Background

Pulmonary hypertension is a haemodynamic state defined as a mean pulmonary artery pressure greater than 25 mmHg whilst the patient is at rest. It is not a single entity and has multiple causes. The causes of pulmonary hypertension are sub-classified into five diagnostic categories; pulmonary arterial hypertension (PAH), pulmonary hypertension due to left heart disease, pulmonary hypertension due to lung disease or hypoxia, chronic thromboembolic pulmonary hypertension and a final multifactorial group. These clinical groups are organised on the basis of shared pathological mechanisms and response to treatment [1].

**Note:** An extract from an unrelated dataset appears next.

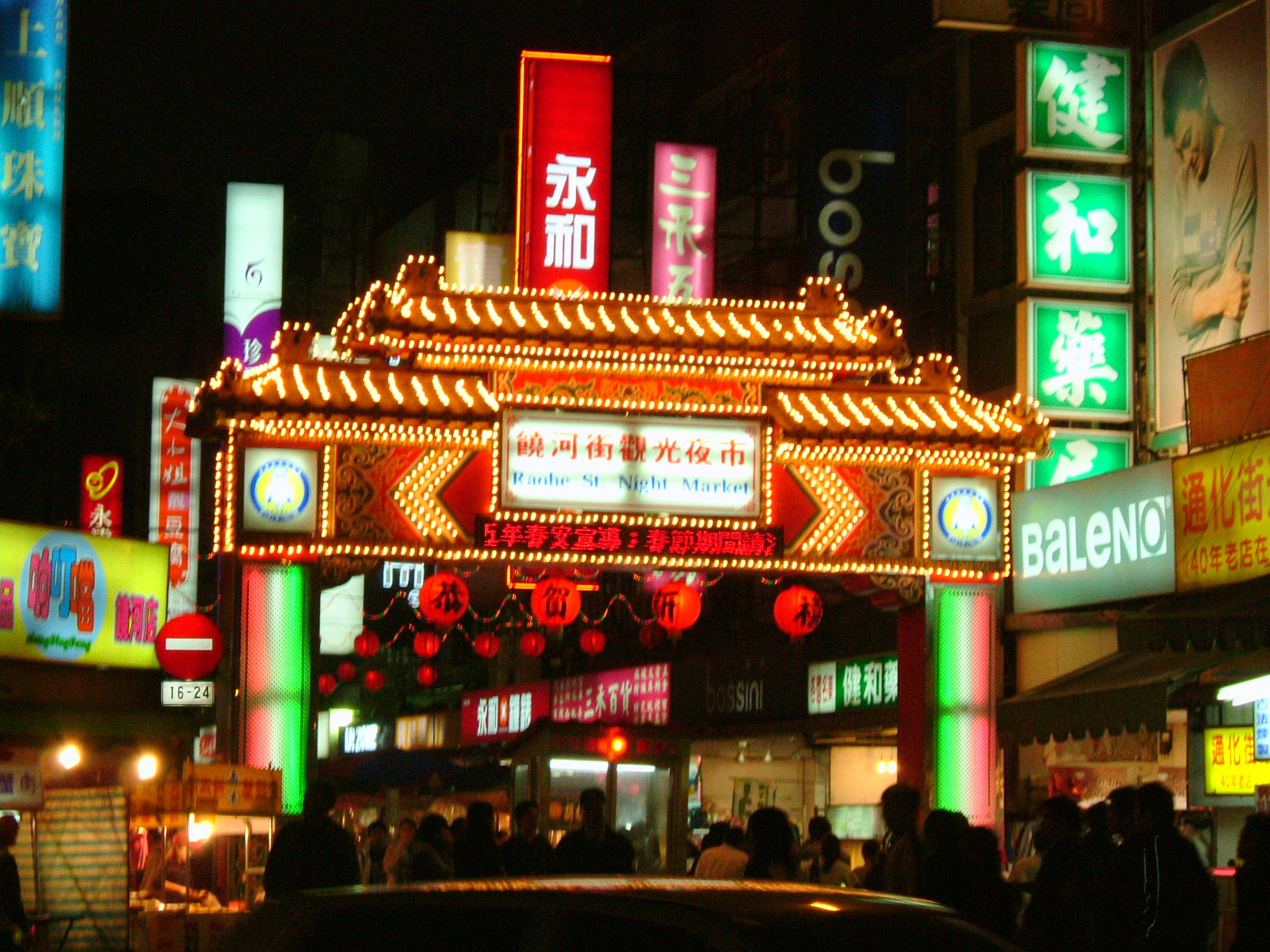 饒河街觀光夜市東口。

PAH may be due to many causes but the common factor is that the rise in pulmonary pressures is mediated by vascular remodelling within the vessel wall of the pulmonary artery [2]. In patients with PAH the right ventricle needs to produce much higher pressures than in the general population in order to generate a pressure gradient across the pulmonary circulation and maintain adequate flow. This results in remodelling of the right ventricle with relative preservation of left ventricular function. Initially there is compensatory right ventricular hypertrophy with both the right ventricular wall thickness and right ventricular mass significantly increased [3, 4]. In patients with more advanced PAH both systolic and diastolic right ventricular volumes are increased with a decrease in right ventricular ejection fraction [3,4,5,6]. In severe PAH both systolic and diastolic right ventricular function is reduced and stroke volumes are significantly lower resulting in right heart failure [3,4,5,6].

Review

Cohort studies following groups of patients with either idiopathic PAH, all forms of PAH or a combined group of PAH and chronic thromboembolic pulmonary hypertension patients have shown a prevalence of arrhythmias of around 15–20% in world health organisation class III and IV PAH patients [7,8,9,10]. Between these different patient populations there are consistently high rates of all supraventricular arrhythmias including atrial fibrillation (AF), atrial flutter and atrioventricular re-entrant tachycardia (AVNRT). Interestingly these studies have shown a similar distribution of the types of arrhythmias seen with approximately 40% of patients having atrial fibrillation, 40% flutter, 10% atrial tachycardia and 10% atrioventricular nodal re-entrant tachycardia [7,8,9]. In a study of patients with congenital heart disease and confirmed pulmonary hypertension due to the Eisenmenger reaction the majority were in sinus rhythm at the start of the study with only 2% of patients in atrial fibrillation. During the 5 year follow up period arrhythmias were seen in 13% of patients, however, the nature of the arrhythmia was not specified [11]. In a separate study 9% of patients with congenital heart disease and confirmed pulmonary hypertension due to the Eisenmenger reaction developed atrial fibrillation or flutter during follow up, it is interesting to note that the median follow up period during this study was 31 years [12].

The evidence for ventricular arrhythmias in PAH is more limited although studies have shown a prolonged QT interval and an increased frequency of ventricular ectopics.[13] In a cohort of patients with the congenital heart disease and the Eisenmenger reaction there was evidence of more sustained ventricular arrhythmias with 5% of patients demonstrating ventricular tachycardia although the demonstration of ventricular tachycardia was not associated with sudden cardiac death [12]. In a retrospective analysis of 3110 patients with PAH over 3 years in a multicentre study 513 patients died, and of these 17% were due to sudden and unexpected causes. Approximately one quarter of the patients who died underwent cardio-pulmonary resuscitation and of these patients ventricular fibrillation was seen in 8% of cases [14].

There is also some evidence of sinus and atrioventricular node dysfunction in the PAH population. At the initial screening of a cohort of 51 untreated patients with PAH two patients had sinus bradycardia, and a further 6 patients had 1st degree atrioventricular heart block, with one patient requiring a dual chamber pacemaker for higher degree heart block. The mean PR duration in this cohort was 180 ± 50 ms [15].

Studies looking at arrhythmias in PAH have defined the incidence and prevalence of arrhythmias in a population of patients PAH but have not made a comparison with a matched cohort of apparently healthy individuals [8, 16]. The incidence and prevalence of arrhythmias quoted from studies of the general population are not age and sex matched with studies of patients with PAH and may include people with other cardiac co-morbidities [17, 18]. This makes comparison of the rates of arrhythmias in PAH with apparently healthy individuals difficult and liable to underestimate the increase in arrhythmias due to the effect of PAH, however, some inferences can be made.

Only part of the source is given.